The estimated cost of the Port Harcourt – Maiduguri Rail Line is between $14 billion and $15 billion, which the estimated losses would conveniently fund. It is also important to note that the estimated cost of the 3,050MW Mambila Power Plant is $5.72 billion, while the estimated cost of the Ibadan-Ilorin-Minna-Kano Standard Gauge Line is $6.1 billion. The combined cost of these projects is $11.82 billion, which is less than the estimated losses.
Also worthy of mention is the fact that the estimated losses are equally sufficient to fund the combined costs of the Calabar-Lagos Rail line ($11 billion), Fourth Mainland Bridge ($1.4 billion), Badagry Deep Water Port Complex ($1.6 billion), and Lekki Deep Seaport ($1.2 billion). If these critical projects could have been delivered by an amount equal to the estimated loss from one stream, one can only imagine the huge cost Nigerians are paying for the delay in reforming the oil and gas sector. The number of hospitals, schools, bridges and roads that revenues lost to the several outdated contracts and expired Memorandums of Understanding (MOUs) still in force, could have provided, can only be imagined.
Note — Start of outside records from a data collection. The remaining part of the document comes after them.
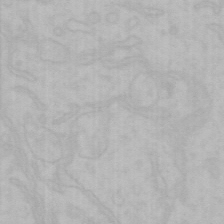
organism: Mouse
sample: Choroid plexus
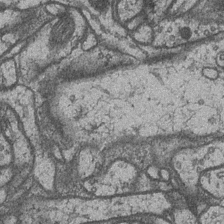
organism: Drosophila
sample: Optic medulla
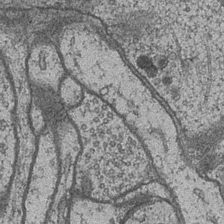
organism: Drosophila
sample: Optic medulla
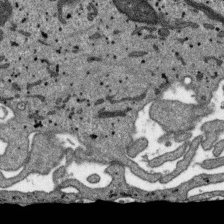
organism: Human
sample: Lung epithelial cells, uninfected (mock) control
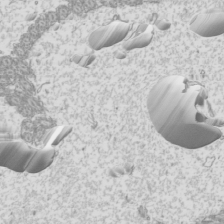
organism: Mouse
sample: Cilia; mouse epididymis
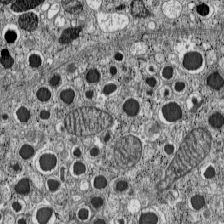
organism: C57BL Mouse
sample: Pancreatic islet
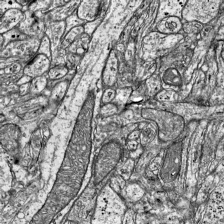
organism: Mouse
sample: Visual Cortex
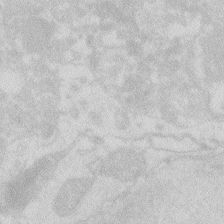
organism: Zebrafish
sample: Macrophage
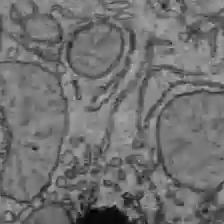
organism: C57BL Mouse
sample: Liver
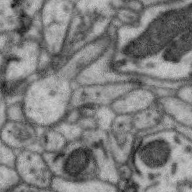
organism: Zebra finch
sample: Brain
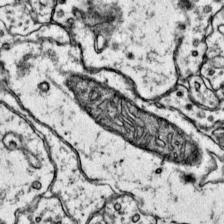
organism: Mouse
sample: Primary visual cortex
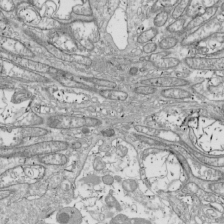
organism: Drosophila
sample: Cell division; meiosis; drosophila spermatocytes
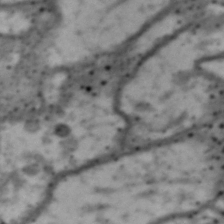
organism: Drosophila
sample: Brain
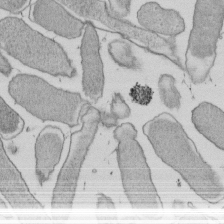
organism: E. coli
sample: Bacterial nucleoid
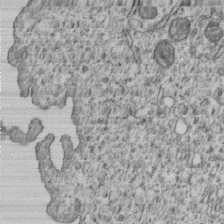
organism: Human
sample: MDA-MB-231 cells
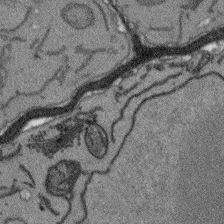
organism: Arabidopsis thaliana
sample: Root tip
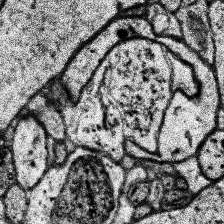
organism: Human
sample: Temporal Lobe
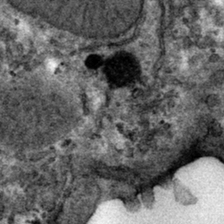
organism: Mouse
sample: Mouse hepatocytes
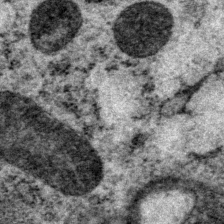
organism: P. pacificus
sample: Pharynx
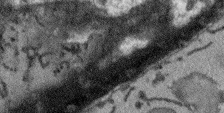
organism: Arabidopsis thaliana
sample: Root tip
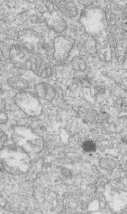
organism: Human
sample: HeLa cell HIV synapse
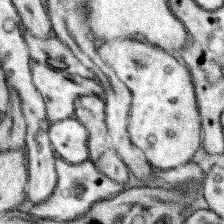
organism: Mouse
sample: Somatosensory cortex neuropil
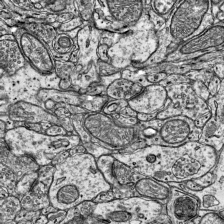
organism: Mouse
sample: Visual Cortex
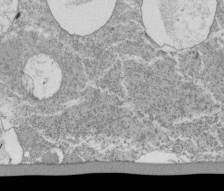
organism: Tetrahymena
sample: Cilia in tetrahymena
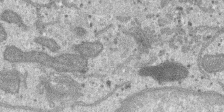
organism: Human
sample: Lung epithelial cells infected with SARS-CoV-2
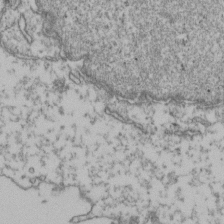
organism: Human
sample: Activated Jurkat CD4+ T cells
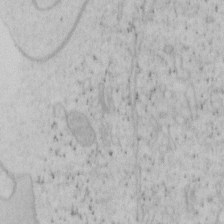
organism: Human
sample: HeLa cells
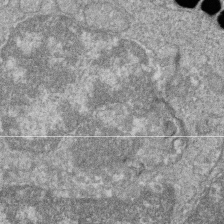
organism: Zebrafish
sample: Cilia; retinal pigment epithelium
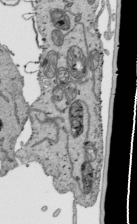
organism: Human
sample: Mitochondria in HCT116 cells
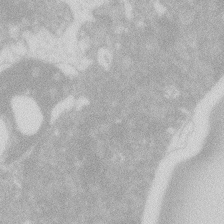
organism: Zebrafish
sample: Macrophage
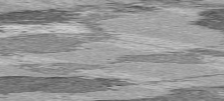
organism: C57BL Mouse
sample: Heart
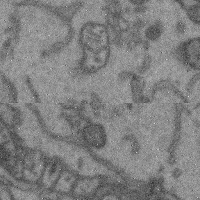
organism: Mouse
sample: Cerebral cortex
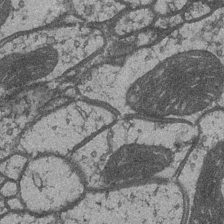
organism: Drosophila
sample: Optic medulla
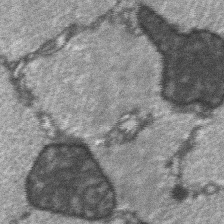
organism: C57BL Mouse
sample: Soleus
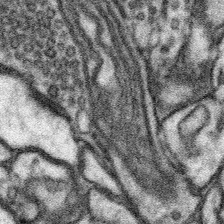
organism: Mouse
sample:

Another dimension to the narrative are losses incurred due to the difficulty of operational terrain. These include cost premium on materials and services as a result of Niger Delta security situation, production deferment due to security situation, including deferred production due to schedule delays on projects, investments in alternative evacuation – resulting from sabotage of pipelines and export facilities. All of these drive up costs of production in Nigeria compared with other terrains.
To maintain the same level of production, higher investments levels are required in operating cost. For instance data shows that while it cost an average of $24 and $21 to produce a barrel of oil in Libya and Algeria respectively, it costs an average of $33 in Nigeria. In Iran, it costs an average of $13, and $11 in Iraq. In Saudi Arabia it is an average of $10, and Kuwait with the least production average cost at $9 per barrel.
Although the Nigerian government currently has a policy to reduce production cost in Nigeria by $10 to remain highly competitive, the goal might be difficult to achieve without necessary reforms which would be instrumental to drive down the costs.
The key objectives of the proposed petroleum policies and fiscal reform bills is to create a single regulator for the petroleum industry, exit current cash call arrangement by moving the current un-incorporated Joint Ventures to Incorporated Joint Ventures, make petroleum host communities critical stakeholders so as to ensure unhindered access, and eliminate crude theft, sabotage and other illegal activities to ultimately reduce overall cost.
Others are to deploy appropriate fiscal tools to incentivize cost reduction such as introduction of Cost Efficiency Factors (CEF) into the tax code, overhaul of the current procurement regime, encourage data sharing by stakeholder agencies and introduction of a progressive tax structure that is enshrined on fiscal rules of general application.
In addition to the above provisions, experts recommend that unit upstream capital and operating cost be subject to appropriate benchmarking by the industry regulator. These benchmark data should then be used as a basis for setting cost targets for the industry, and as a basis for cost acceptability for tax recovery. To give legal backing to the above, experts advocate that subsection (1) of section 6 of the PIFB be amended to include reasonability as one of the yardsticks for cost to be admitted for tax deduction.